Let me elaborate a bit on some of the ideas implicit in Jyrki Lahtonen's very slick answer. In particular, I will give a concrete sense in which the vanishing set of a polynomial is "small", analogous to how the vanishing set of a polynomial over $\mathbb{R}$ has measure zero (in fact, this argument can be used to prove that measure-theoretic fact).
Specifically, we define by induction on $r$ what it means for a subset $V\subseteq F^r$ to be "small". For $r=0$, we say $V\subseteq F^0$ is small if it is empty. By induction, we then say that $V\subseteq F^r$ is small iff for all but finitely many $a\in F$, $\{b\in F^{r-1}:(b,a)\in V\}$ is a small subset of $F^{r-1}$. So for instance, a subset of $F^1$ is small iff it is finite, and a subset of $F^2$ is small iff all but finitely many of its vertical fibers are finite.
Now I claim that if $f\in F[x_1,\dots,x_r]$ is any nonzero polynomial, then the set $V=\{v\in F^r:f(v)=0\}$ is a small subset of $F^r$. We prove this by induction on $r$; the case $r=0$ is trivial. Supposing $r>0$, think of $f$ as a polynomial in $x_1,\dots,x_{r-1}$ with coefficients in $F[x_r]$. Since $f\neq 0$, at least one of these coefficients in $F[x_r]$ is nonzero. There are thus only finitely many values which can be substituted for $x_r$ which make all the coefficients $0$. Thus for all but finitely many $a\in F$, the polynomial $f_a(x_1,\dots,x_{r-1})=f(x_1,\dots,x_{r-1},a)$ is nonzero. By induction, the set $\{b\in F^{r-1}:(b,a)\in V\}=\{b\in F^{r-1}:f_a(b)=0\}$ is small for all but finitely many $a$. Thus $V$ is small.

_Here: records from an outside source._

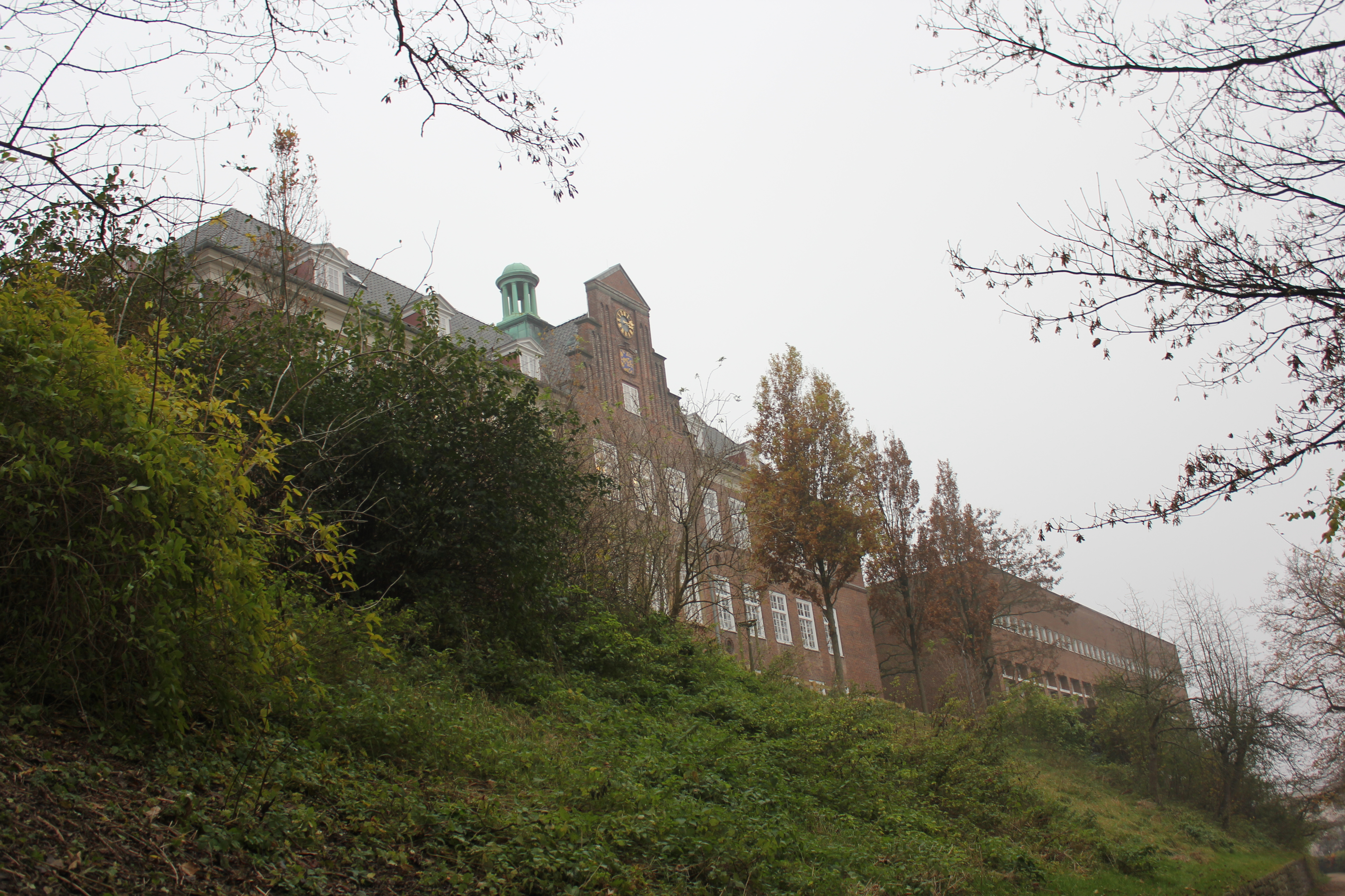 Die Duborg-Skolen in Flensburg (2011)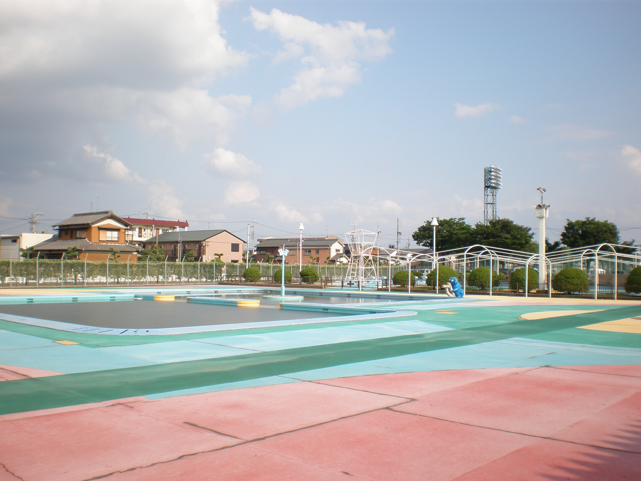 愛知県小牧市にある小牧市南スポーツセンター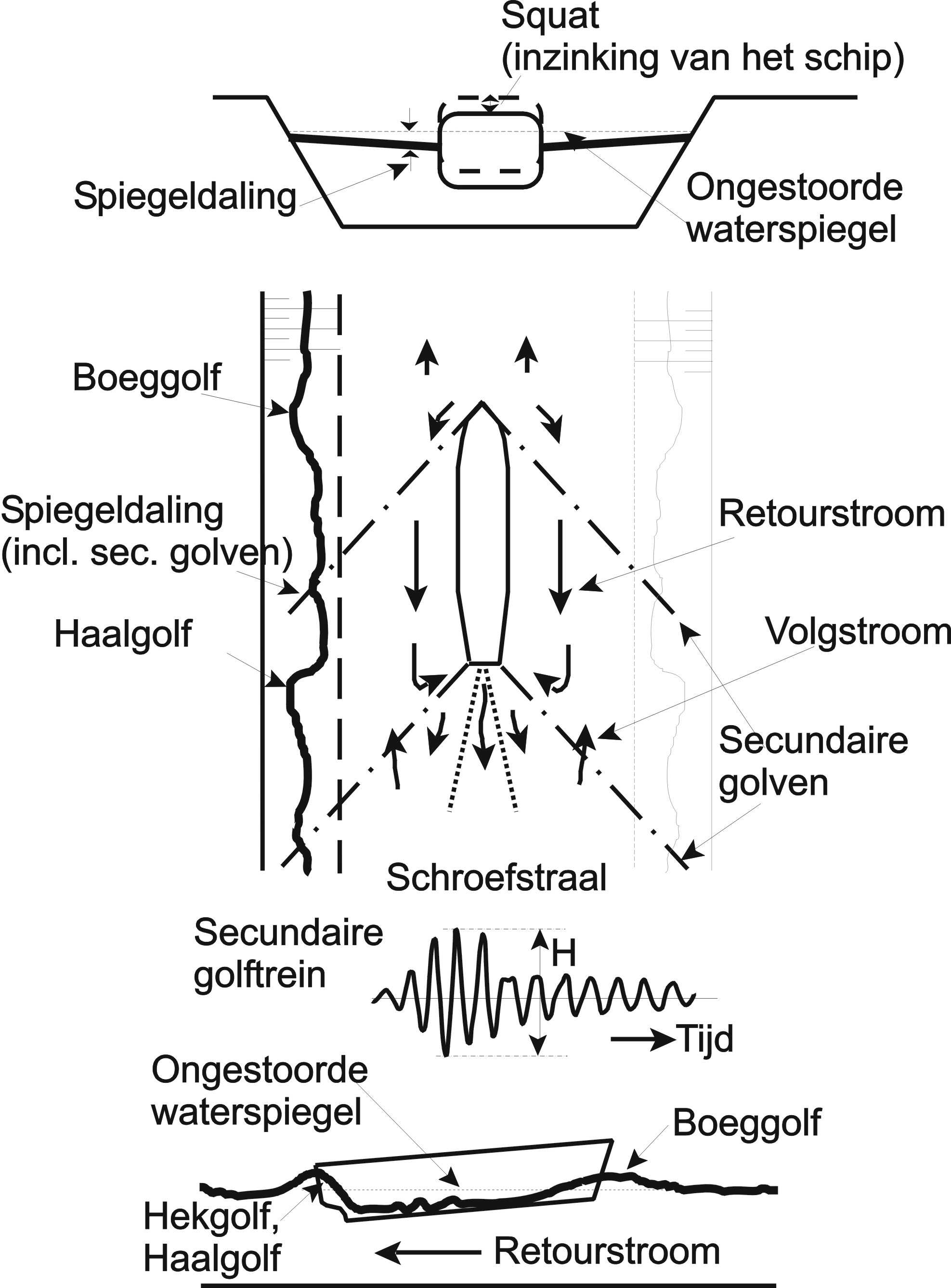 Namen van de golf- en stgromingsverschijnselen rond een varend schip in een kanaal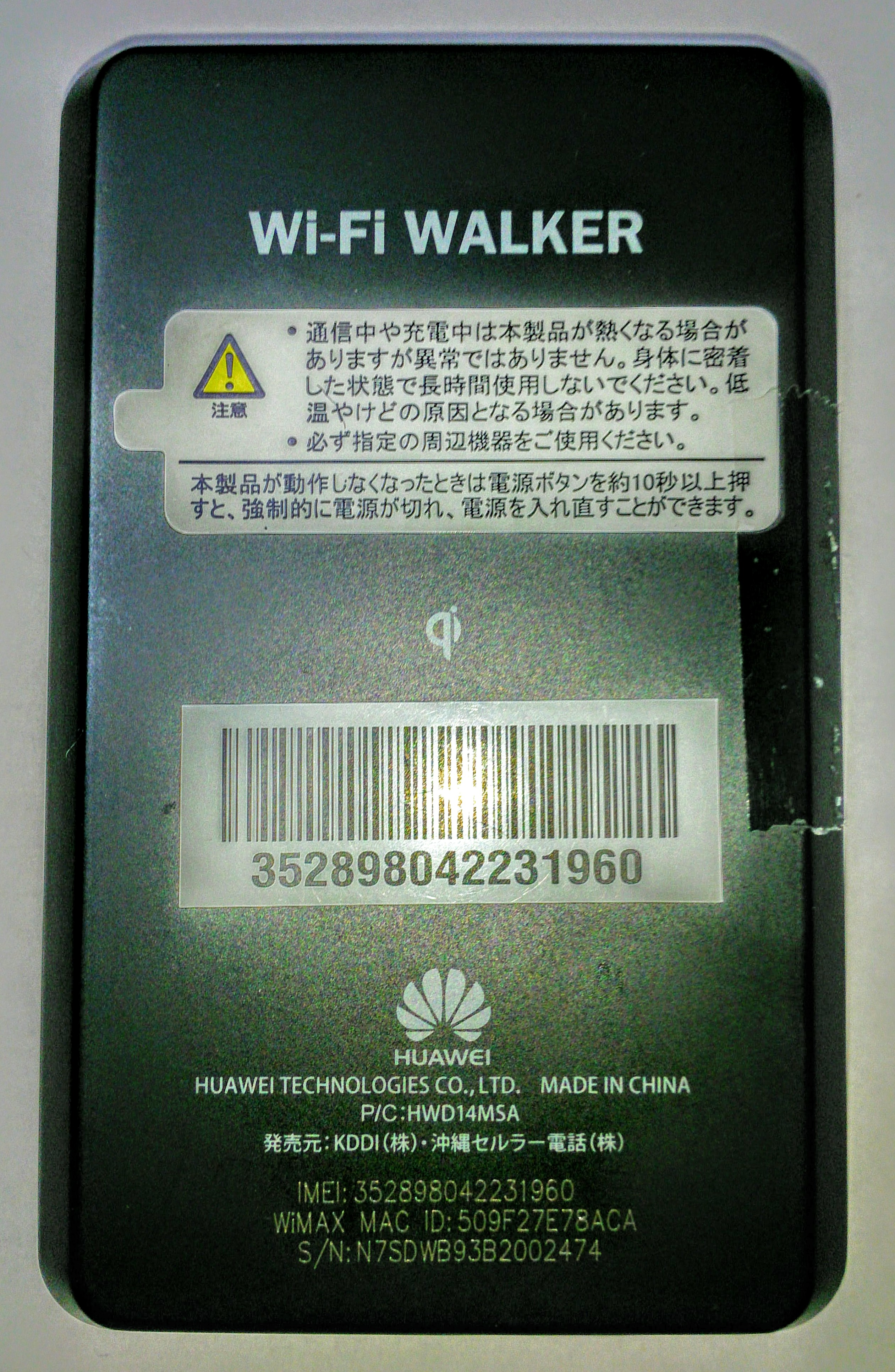 HWD14・シルバー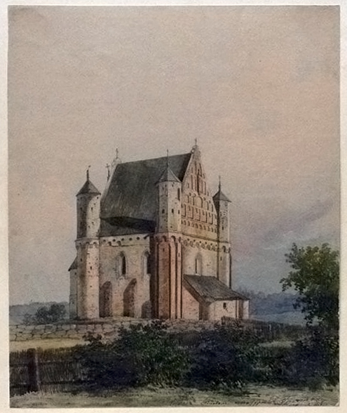 Беларуская (тарашкевіца): Сынковічы (Synkovičy). Царква Сьвятога Міхала Арханёла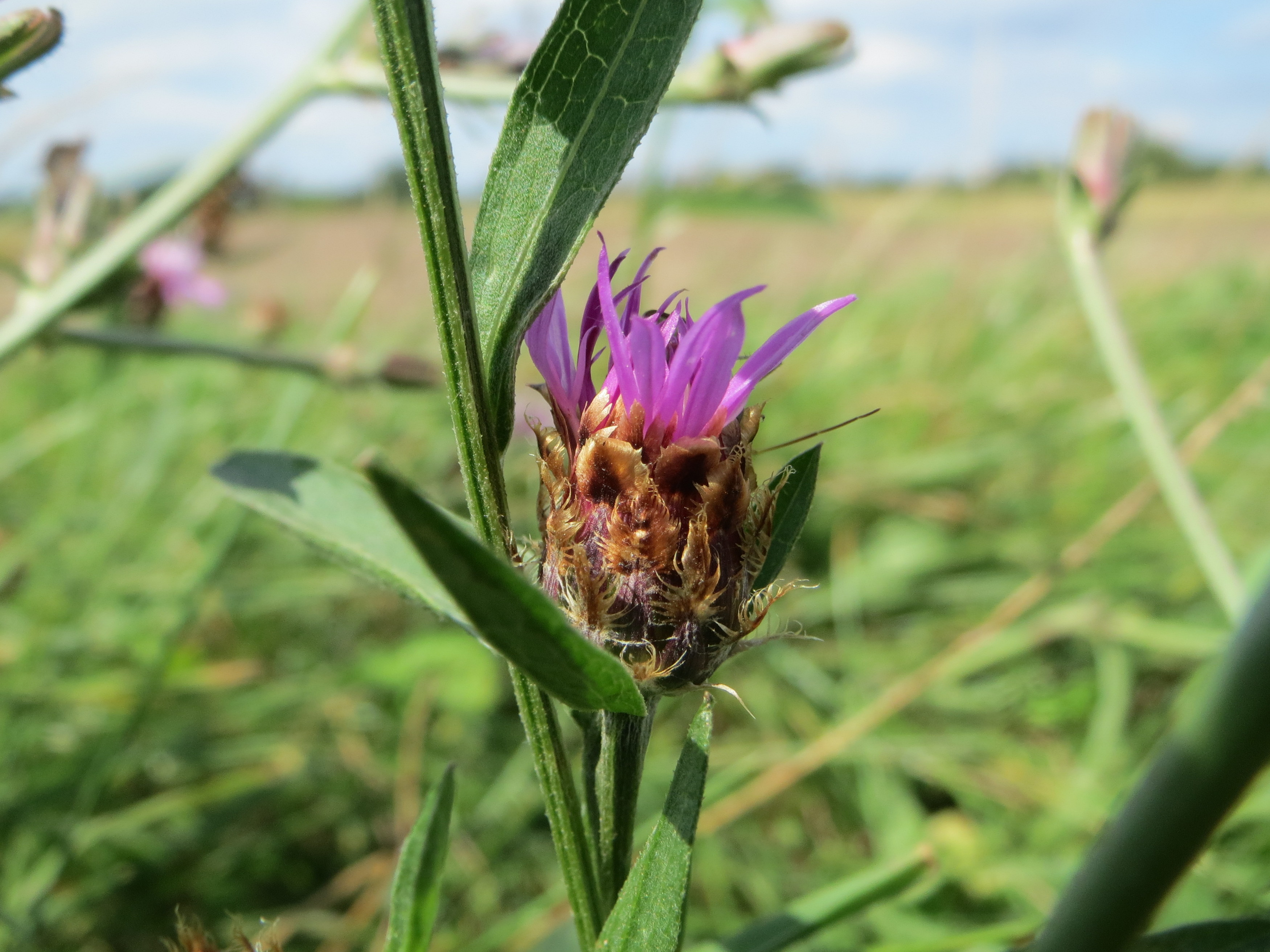 Wiesen-Flockenblume (Centaurea jacea) bei Hockenheim

Now finally note that the union of two small sets is small (easy by induction on $r$) and that if $F$ is infinite, then $F^r$ is not small as a subset of itself (again, easy by induction on $r$). Thus if $f$ and $g$ are nonzero polynomials, the union of their vanishing sets is small and in particular is not all of $F^r$. (Alternatively, as in the other answer, the union of their vanishing sets is the vanishing set of $fg$ and hence is small.)
This approach generalizes to give some stronger results than the simple, more algebraic approach in Jyrki Lahtonen's answer. For instance, you could replace "finite" by "countable" to get another notion of "small" which is closed under countable unions. This then shows that if $F$ is uncountable, no countable union of zero sets of polynomials can cover $F^r$.